I learned WAY more about deploying ML in production environments than neural networks. ML DevOps was surprisingly hard. the ecosystem is a bit fragmented with managing TensorFlow / PyTorch / Docker / Nvidia dependencies. since there's SO MANY ongoing changes they have a lot of out-of-date documentation.

the backbone of the algorithms running this is from gpt-2 (openai's text generation algorithm). i experimented with almost all of the other text models including bert, transformer-xl, xlnet. i looked into ctrl (salesforce). most of them had incredibly high memory requirements, speed wasn't the fastest, or the output wasn't as good as gpt-2. this isn't a knock on the other algorithms, they were designed with the focus of answering questions in test sets (reading comprehension, etc).

i fine-tuned gpt-2 medium w/gradient checkpointing for five different datasets: legal, harry potter, game of thrones, song lyrics, academic research. training was relatively straight forward, but the data scrubbing was incredibly tedious. i'm still training/updating the research models.

reddit has made some amusing harry potter and game of thrones fanfiction w/this so far: https://www.reddit.com/r/FanFiction/comments/d5s9yh/i_made_a...

app hosted on google cloud. everything is run via docker containers (which is also hard w/nvidia). autoscaling on usage. the main inference runs off from either cascade lake (cpu, surprising reasonable performance), k80s, or p100s. i experimented with the speed and profile of them a lot.

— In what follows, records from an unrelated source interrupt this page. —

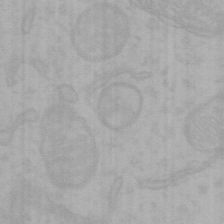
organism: Mouse
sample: Choroid plexus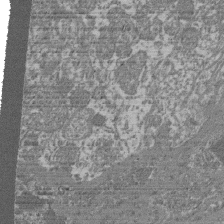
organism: Mouse
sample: Glomerulus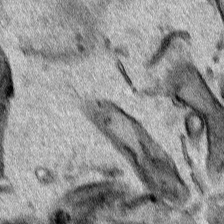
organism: Human
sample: Mitochondria in HCT116 cells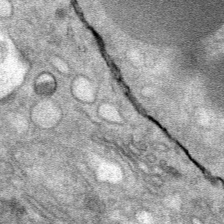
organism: Mouse
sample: Mouse Salivary gland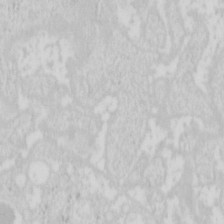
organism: Mouse
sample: Pancreas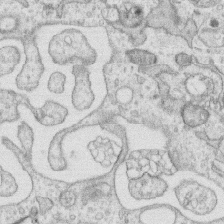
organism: Human
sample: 1205lu cells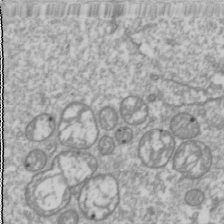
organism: Drosophila
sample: Cell division; meiosis; drosophila spermatocytes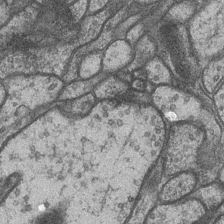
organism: Drosophila
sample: Optic medulla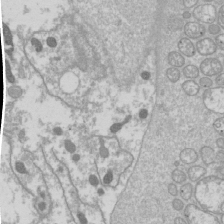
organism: Drosophila
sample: Cell division; meiosis; drosophila spermatocytes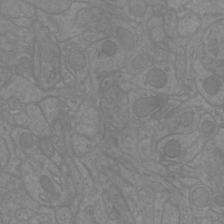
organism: Mouse
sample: Cortical neurons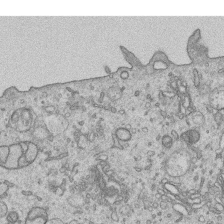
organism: Human
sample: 1205lu cells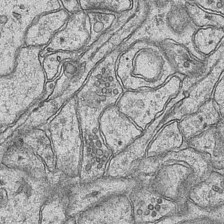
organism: Mouse
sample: CA1 Hippocampus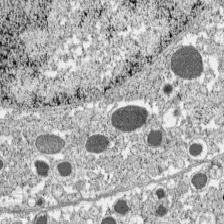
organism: C57BL Mouse
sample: Pancreatic islet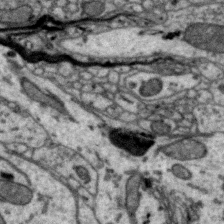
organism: Zebra finch
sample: Brain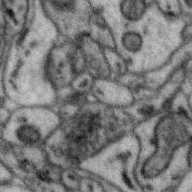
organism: Zebra finch
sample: Brain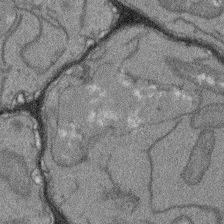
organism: Arabidopsis thaliana
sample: Root tip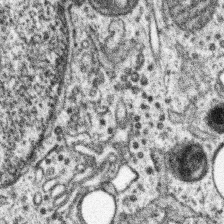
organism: Human
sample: HeLa cells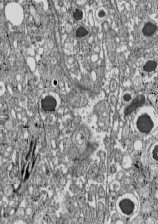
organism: C57BL Mouse
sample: Pancreatic islet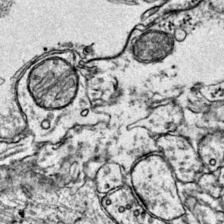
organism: Mouse
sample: Primary visual cortex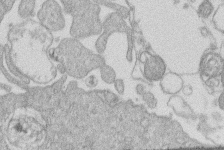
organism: Human
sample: Macrophage cells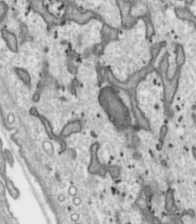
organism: Toxoplasma gondii
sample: Parasites in a vacuole inside a host cell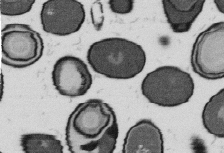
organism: B. subtilis
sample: Bacterial spore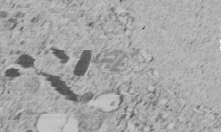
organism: C. elegans
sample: C. elegans embryo early stage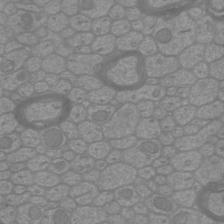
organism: Mouse
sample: Cortical neurons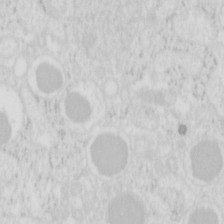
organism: Mouse
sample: Pancreas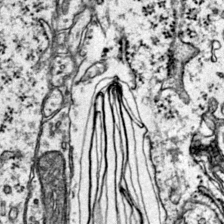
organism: Mouse
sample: Primary visual cortex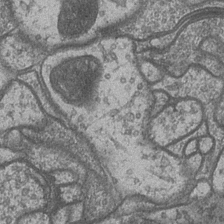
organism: Drosophila
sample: Optic medulla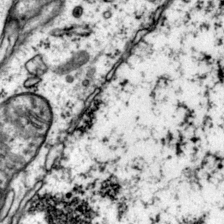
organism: Mouse
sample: Primary visual cortex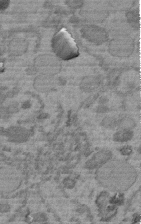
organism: C. elegans
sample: C. elegans embryo early stage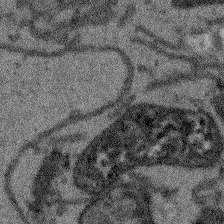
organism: Arabidopsis thaliana
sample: Root tip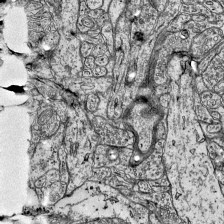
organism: Mouse
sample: Visual Cortex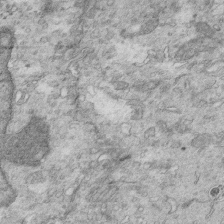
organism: Mouse
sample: Multiciliated cells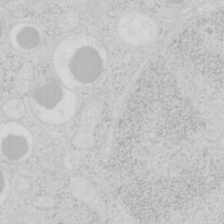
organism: Mouse
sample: Pancreas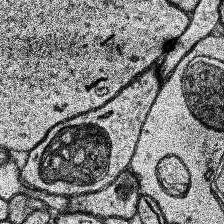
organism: Human
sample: Temporal Lobe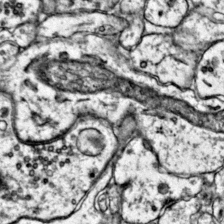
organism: Mouse
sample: Primary visual cortex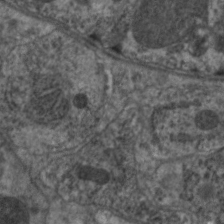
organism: C. elegans
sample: Pharynx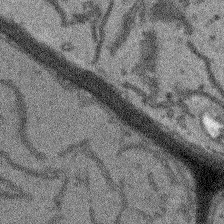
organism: Arabidopsis thaliana
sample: Root tip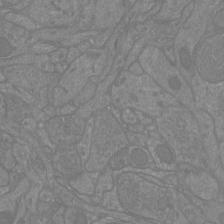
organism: Mouse
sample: Cortical neurons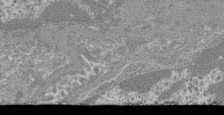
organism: Mouse
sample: Glomerulus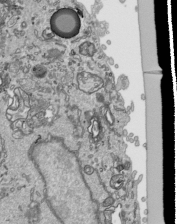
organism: Human
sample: Mitochondria in HCT116 cells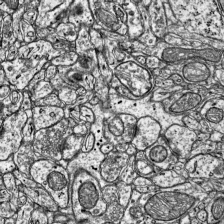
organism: Mouse
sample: Visual Cortex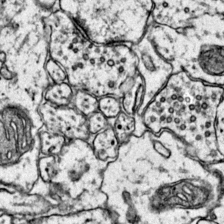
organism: Mouse
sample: Primary visual cortex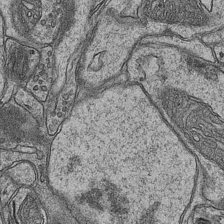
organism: Mouse
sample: CA1 Hippocampus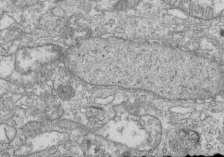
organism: Human
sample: HeLa cell HIV synapse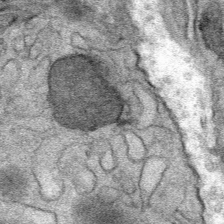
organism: Mouse
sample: Mouse Salivary gland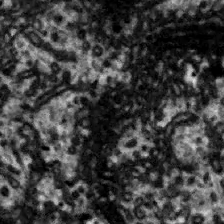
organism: Human
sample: HeLa cells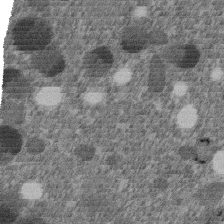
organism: C. elegans
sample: C. elegans embryo early stage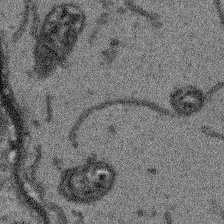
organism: Arabidopsis thaliana
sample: Root tip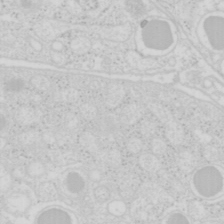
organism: Mouse
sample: Pancreas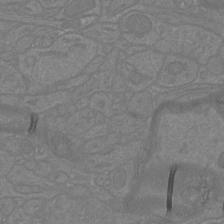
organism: Mouse
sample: Cortical neurons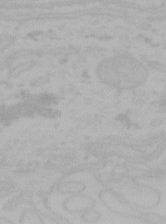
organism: Mouse
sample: Choroid plexus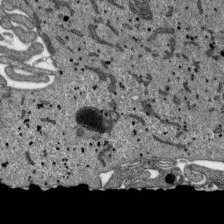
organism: Human
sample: Lung epithelial cells, uninfected (mock) control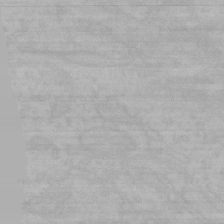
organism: Mouse
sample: Choroid plexus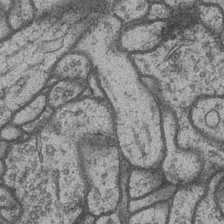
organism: Drosophila
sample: Optic medulla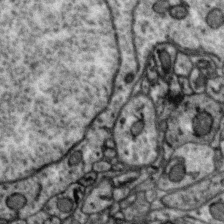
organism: Zebra finch
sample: Brain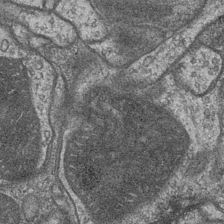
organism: Drosophila
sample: Optic medulla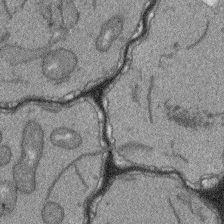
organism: Arabidopsis thaliana
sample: Root tip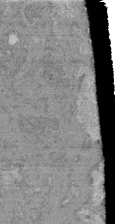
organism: Mouse
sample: Glomerulus

open-sourced at https://github.com/jeffshek/writeup-frontend, https://github.com/jeffshek/open

i'm going to write a detailed blog post about the code/deployment/infrastructure soon if you're interested. love to answer any questions and get feedback! thanks!

No one will ever see this self pep talk, but posting on HN and finding no one cares about your project makes me quite sad.

Just have to pick your head up and continue.